It was not an unreasonable application of Supreme Court precedent to conclude that petitioner's admissions during his plea colloquy refutes his claim that he was coerced into pleading guilty. This claim is therefore denied.
Petitioner did not argue counsel's relationship with the judge before the Nevada Supreme Court. However, to the extent this portion of the claim is unexhausted, it is plainly without merit for the same reasons as the rest of the claim.
D. "Amended Ground Three"
In his fourth ground for relief, entitled "Amended Ground Three," petitioner asserts that trial counsel was ineffective for failing to investigate the value of the Ford van. Petitioner asserts the Ford van was worth less than $2,500.00 and attaches as evidence a Kelley Blue Book estimate and a CARFAX vehicle history report. Respondents argue that, although this claim was generally presented to the Nevada Supreme Court in both of petitioner's habeas petitions, the claim is not exhausted because the evidence on which petitioner now relies was not included in those petitions.
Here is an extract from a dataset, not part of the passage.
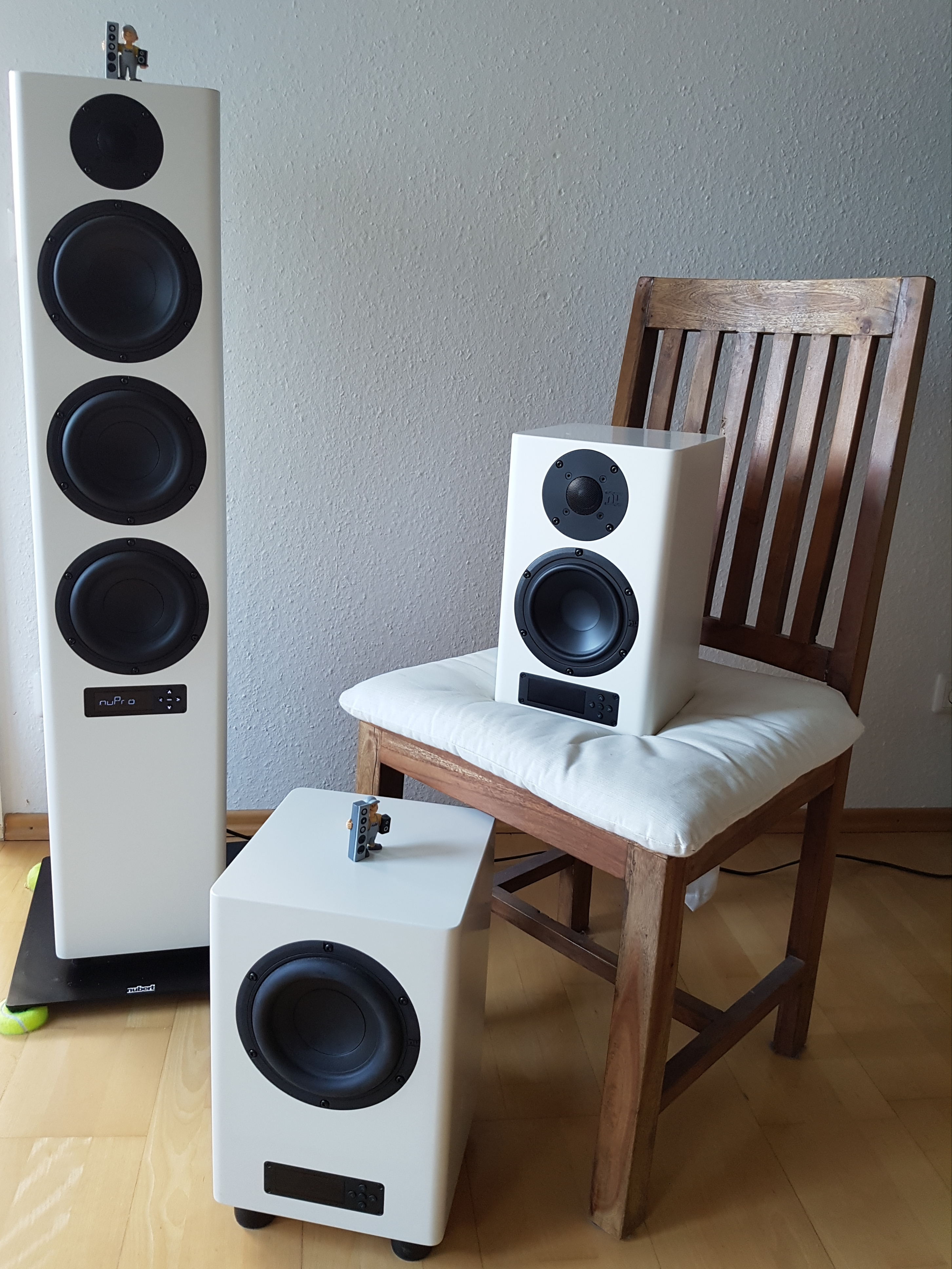 Drei Aktivboxen der Firma Nubert electronic

Petitioner describes this as "suspect evidence" that the sentencing court relied on, but to this extent the claim is unintelligible. Far from being "suspect evidence," the evidence appears to support petitioner's contention that the Ford van was worth less than $2,500.00. --------
A petitioner may provide further facts in support of a claim to this court so long as those facts do not fundamentally alter the legal claim presented to the state courts. See Vasquez v. Hillery, 474 U.S 254, 260 (1986); Weaver v. Thompson, 197 F.3d 359, 364-65 (9th Cir. 1999). However, if the additional facts place the claim in a significantly different and stronger evidentiary posture than the one presented to the state courts, the claim is unexhausted. See Aiken v. Spalding, 841 F.2d 881, 884 n.3 (9th Cir. 1988).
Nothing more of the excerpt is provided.